I wanted to know what was the last date of the preceding month to now… regardless of when now is… The UNIX/Linux cal command came to the rescue:
cal -3 | cut -c1-16 | grep -v "^ *$" | tail -1 | sed -e 's/^..* \([23][0-9]\)/\1/'
It turns out you need a fairly modern version of the cal command. Darn… perhaps gnu cal will help if your system has an older cal version.
How it works…
cal -3
Gives me three months; the month prior, the month I am in, and the next month.
cut -c1-16
Ignores this month and next month.
grep -v "^ *$"
Ignores any blank lines, note the space between the ^ and the $.
tail -1
Ignores all except the last week of dates.
sed -e 's/^..* \([23][0-9]\)/\1/'
Uses the streams editor to ignore all except the last two digits, and specifically, only the last two that begin with 2 or 3 (all months have 28, 29, 30, or 31 days in them).
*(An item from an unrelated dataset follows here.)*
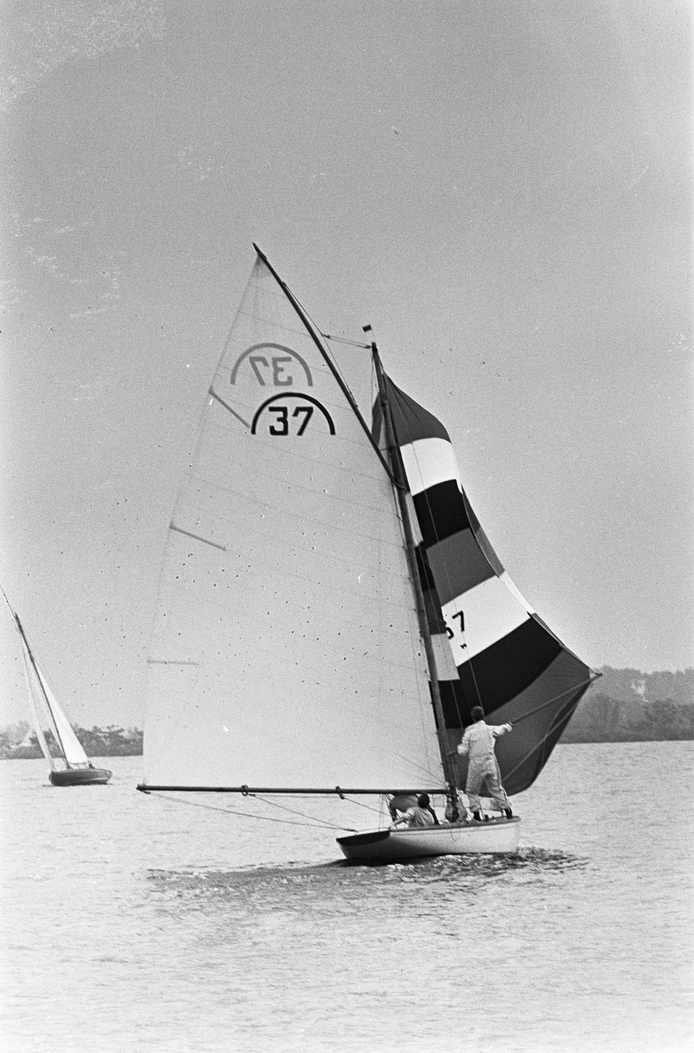 Collectie / Archief : Fotocollectie Anefo Reportage / Serie : [ onbekend ] Beschrijving : Laatste dag Kaagweek, Regenboog no. 37 van scheepsbouwer Bouke van Wijk Datum : 22 juli 1965 Trefwoorden : zeilen Persoonsnaam : Bouke van Wijk Instellingsnaam : Kaagweek Fotograaf : Koch, Eric / Anefo Auteursrechthebbende : Nationaal Archief Materiaalsoort : Negatief (zwart/wit) Nummer archiefinventaris : bekijk toegang 2.24.01.05 Bestanddeelnummer : 917-9876

Note the space preceding the \ character.
We are left with the last day of the preceding month, no matter which month it is now. So… why was I trying to solve this again?
Update: Alan points out that on modern systems with TimeZone features you can actually just have date itself do all the heavy lifting:
TZ=`/bin/date +%Z`
DS=`TZ=${TZ}+24 /bin/date +%m-%d-%y`
echo "Current time `/bin/date +%m-%d-%y`"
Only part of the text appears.